I should credit this week's email in part to the amazing experimental pop artist Kimbra, who's teaching a course with us on the Art of Life Performance right now. In this week's workshop, she talked about taking things that might be out of your control or burdensome and finding a way to re-frame them. There are so many things out of your control when playing live. Re-phrasing or re-framing them in a way you can work with is a profoundly creative act that will help you be more flexible on the road and on the stage.
Today, I'm trying to live that idea by making tiredness an opportunity, an opportunity to be more free-flowing, more stream-of-conscious, and more intuitive, to rely on my subconscious rather than my intentional self a bit more. As the Beatles memorably said:
"I'm so tired, I'm feeling so upset,
Although I'm so tired, I'll have a cigarette
and curse Sir Walter Raleigh,
He was such a stupid git."
What about you? How do you approach being tired?

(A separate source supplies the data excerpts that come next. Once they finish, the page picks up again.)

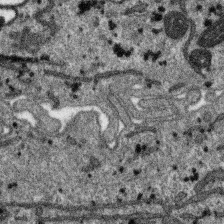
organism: Human
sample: Lung epithelial cells infected with SARS-CoV-2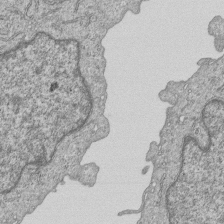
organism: Human
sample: MDA-MB-231 cells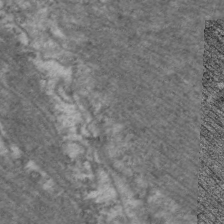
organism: C. elegans
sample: Pharynx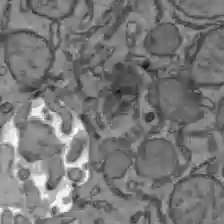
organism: C57BL Mouse
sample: Liver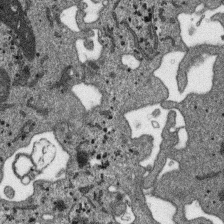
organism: Human
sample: Lung epithelial cells infected with SARS-CoV-2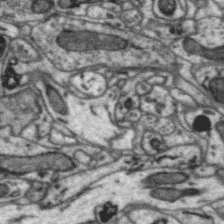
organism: Zebra finch
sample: Brain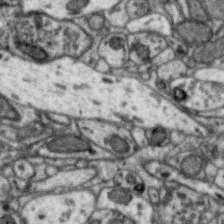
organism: Zebra finch
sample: Brain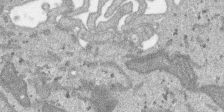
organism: Human
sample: Lung epithelial cells infected with SARS-CoV-2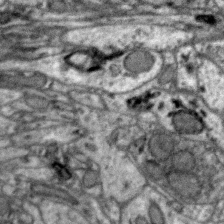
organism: Zebra finch
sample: Brain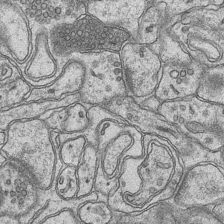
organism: Mouse
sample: CA1 Hippocampus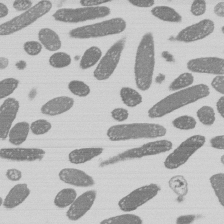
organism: E. coli
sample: Bacterial nucleoid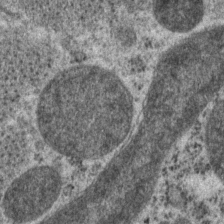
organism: P. pacificus
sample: Pharynx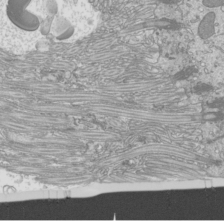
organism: Mouse
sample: Cilia; mouse epididymis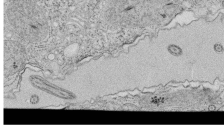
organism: Tetrahymena
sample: Cilia in tetrahymena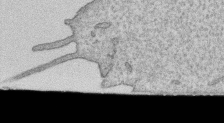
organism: Human
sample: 1205lu cells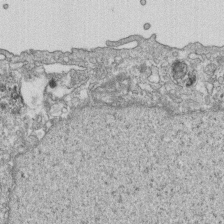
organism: Human
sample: HeLa cell HIV synapse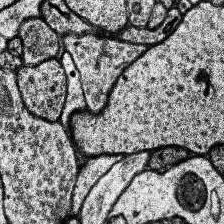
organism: Human
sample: Temporal Lobe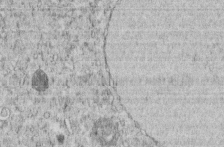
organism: C. elegans
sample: C. elegans embryo early stage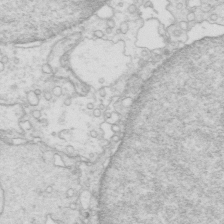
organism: Mouse
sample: Multiciliated cells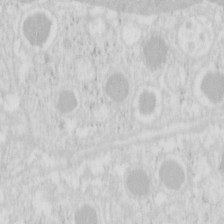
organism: Mouse
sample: Pancreas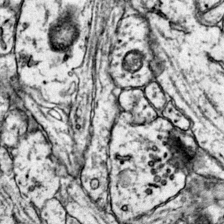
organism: Mouse
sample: Primary visual cortex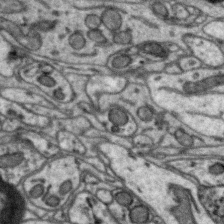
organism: Zebra finch
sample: Brain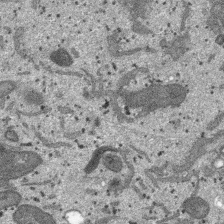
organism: Human
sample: Lung epithelial cells infected with SARS-CoV-2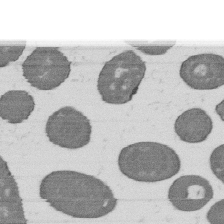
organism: B. subtilis
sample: Bacterial spore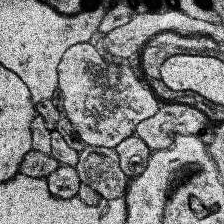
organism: Human
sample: Temporal Lobe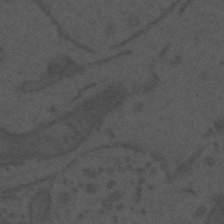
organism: Mouse
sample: Suprachiasmatic nucleus

What are obstacles you're facing right now that you might be able to turn into opportunities? Let me know — would love to hear it!
Yours, sleepily,
Ian
Five Interesting Things This WEek
1. Poetry is an anti-AI elixir. Inject what you're doing with poetry in some way, and no one will mistake it for AI-created content.
2. I find people are too quick to attribute a specific "sound" to a certain plugin, rather than thinking expansively about what a plugin can give you. What if you practice and master your plugins like you did an instrument? What could that give you?
3. The passing of Gene Hackman brought to mind one of my top 5 all time movies, The Royal Tenenbaums, and Gene's character's epitaph: "Died Tragically Rescuing His Family From The Wreckage Of A Destroyed Sinking Battleship." I find it a celebration of beauty, human frailty, & imagination. Also, the soundtrack is fantastic. RIP Gene.
4. Don't forget to look up. When you're working, when you're walking, when you're wasting away... look up.
5. Everyone's been sharing Doechii's Tiny Desk Concert with me, and I understand why. It's energetic, surprising, fun, colorful, and the musicians are tight. Highly recommend.